Hence why we engineered Tree of AST—a Tree of Thoughts-based dataflow analysis methodology.

First, we locate dangerous functions. We still employ off-the-shelf static analysis tools like Bandit to identify dangerous sensitive functions—eval in Python, file-sensitive operations. Second, we construct the CallGraph through file parsing and map each function's calling relationships alongside its Symbol Resolution. This enables backward taint propagation of variables executed by sensitive functions and their call chains. This yields a tree structure: the root being the sensitive function, with branches representing the sensitive function's call chains.

Now comes the intriguing part. Some audience members might question: Tree of Thoughts is a deep learning-based technique, like Chain of Thoughts—fundamentally a deep learning-driven reasoning paradigm. So what's the nexus with dataflow analysis, or analysis tasks at their core?

Reading the Tree of Thoughts paper, we discovered a compelling methodology: introducing a second Large Language Model for voting on thought processes and implementing dynamic pruning. This pruning strategy originally aimed to elect the most task-favorable thought chain paths.

We can transplant this methodology to elect the most viable dangerous call chains from threat functions to source inputs in dataflow analysis.

Taking the globally constructed call tree rooted at dangerous sensitive functions from the previous phase, we initiate from the dangerous function and traverse layer-by-layer progressively. At each elected node, we conduct elections for next-layer callers, continuing until reaching the data entry point or determining non-triggerability.

We implement several intriguing tricks—lookahead: pre-revealing the call tree rooted at the next caller during elections. Depth-based voting: introducing weighted scoring based on the votee's (the caller's) call tree depth during voting elections. The rewind mechanism: when discovering the current elected call chain cannot reach the data entry point, we permit voters to rewind—essentially rollback—to previous voting states.

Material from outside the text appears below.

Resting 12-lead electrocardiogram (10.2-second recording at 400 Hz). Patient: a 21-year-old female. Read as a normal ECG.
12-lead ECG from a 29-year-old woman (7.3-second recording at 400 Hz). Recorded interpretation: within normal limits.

Finally, assuming successful inference of a path from taint function (the sensitive function) to data entry point via the above methodology, we don't halt there. During this methodology's development, we concurrently engineered an approach for generating proof-of-concept or exploit payloads through a single call chain—the core keystone establishing the framework's autonomous discovery-to-exploitation characteristic.

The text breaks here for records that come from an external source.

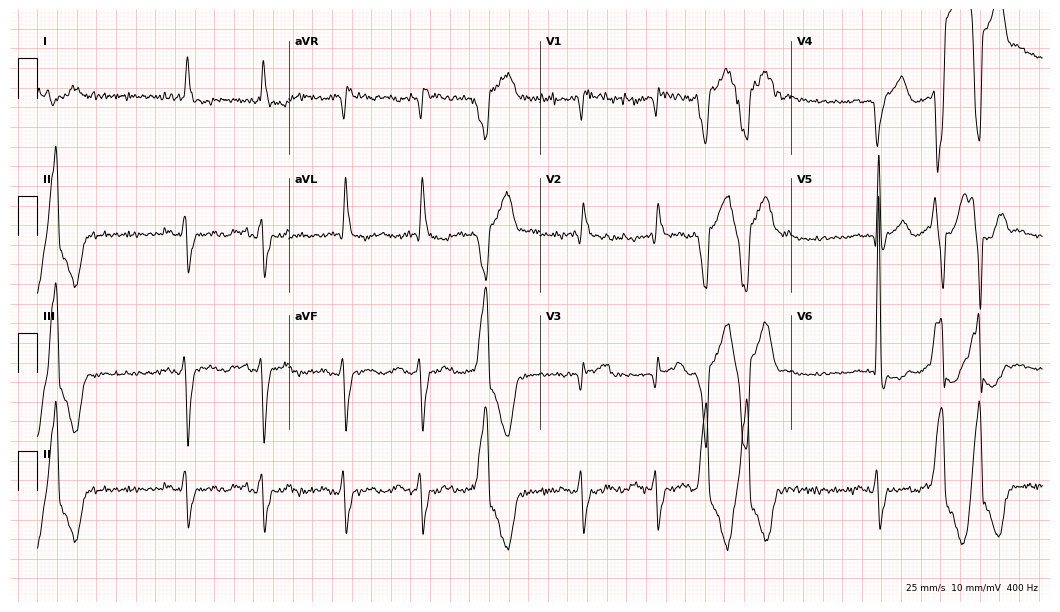
ECG — a man, 69 years old. Screened for six findings — first-degree AV block, right bundle branch block (RBBB), left bundle branch block (LBBB), sinus bradycardia, atrial fibrillation (AF), sinus tachycardia — none is recorded.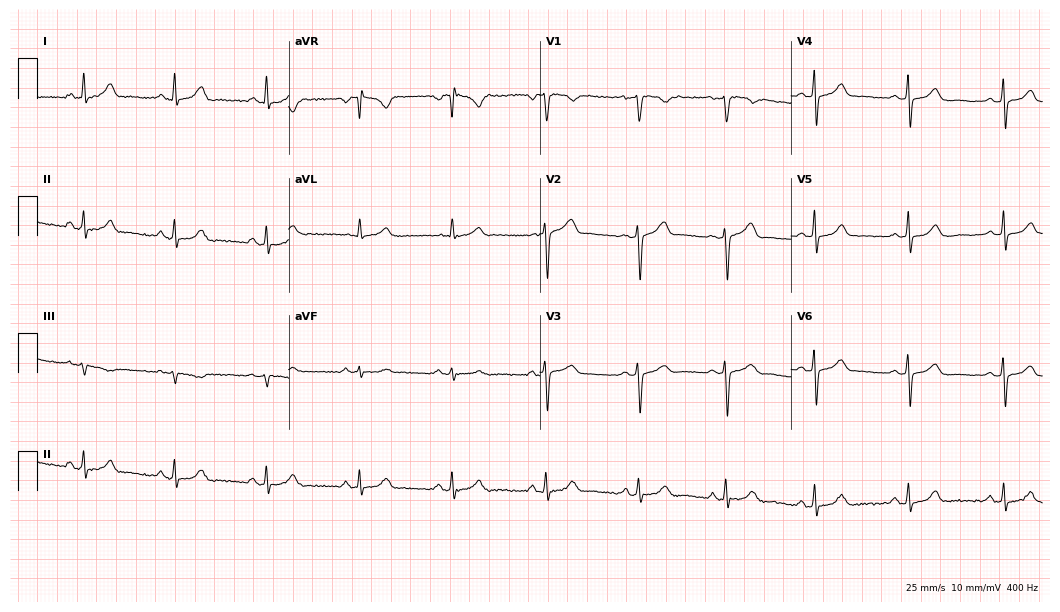
Resting 12-lead electrocardiogram (10.2-second recording at 400 Hz). Patient: a female, 33 years old. Read as a normal ECG.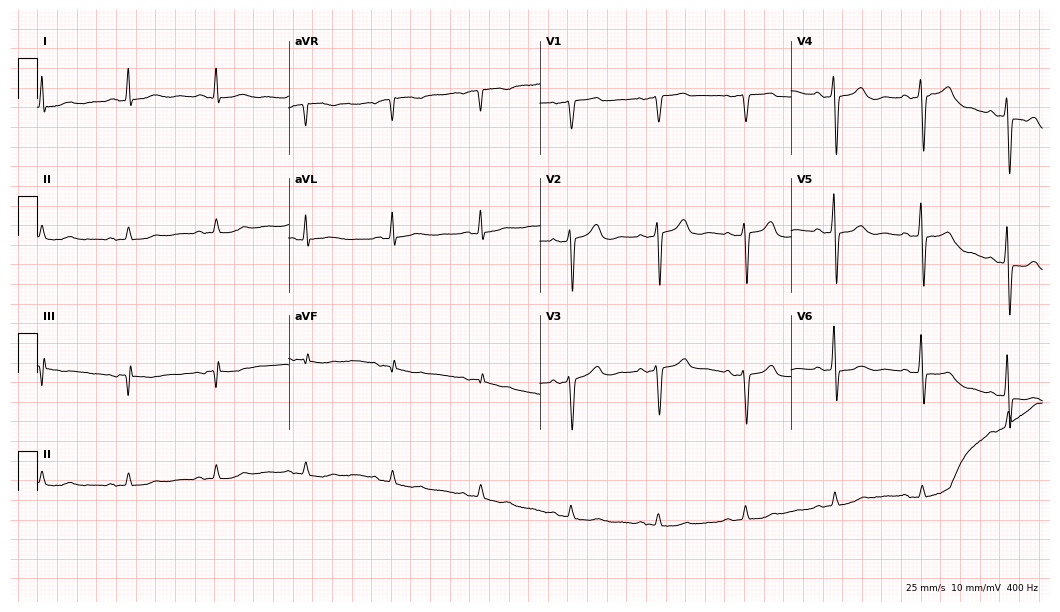
Standard 12-lead ECG recorded from a man, 77 years old. None of these six findings is recorded: first-degree AV block, right bundle branch block (RBBB), left bundle branch block (LBBB), sinus bradycardia, atrial fibrillation (AF), sinus tachycardia.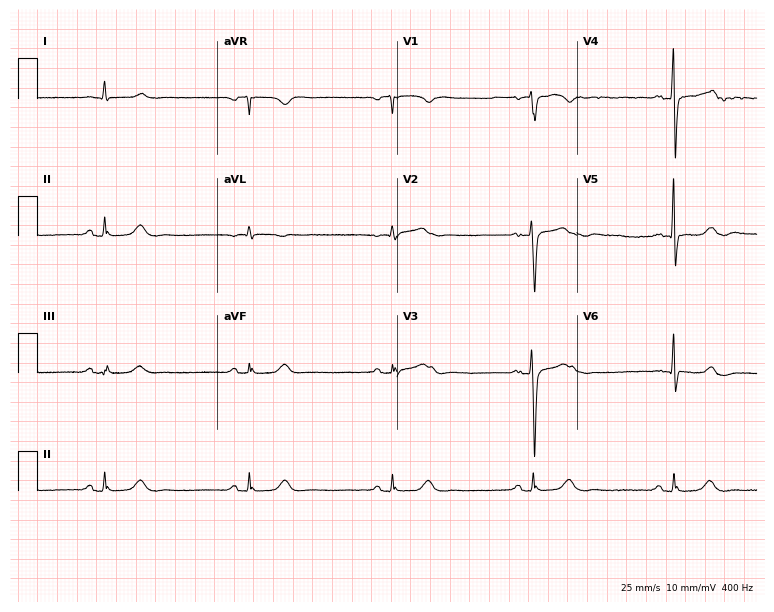
ECG (7.3-second recording at 400 Hz) — a 69-year-old man. Findings include sinus bradycardia (a sinus rate of 50 beats per minute or less).

After generating a call chain from taint function to data entry point, we reverse-traverse this call chain. Analyzing limitations within this call chain, we parallelly generate taggings for these limitations—HTML-alike tags describing constraints required from data entry point to taint function. These tags encompass both concrete specific constraints and abstract content (covering unconstrained portions). Tag containment relationships manifest constraint sequencing.

Finally, by traversing constraint tags generated via reverse-traversal from taint function to data entry point call chain, we hierarchically and progressively synthesize payloads capable of satisfying conditions from data entry point to reach the taint function.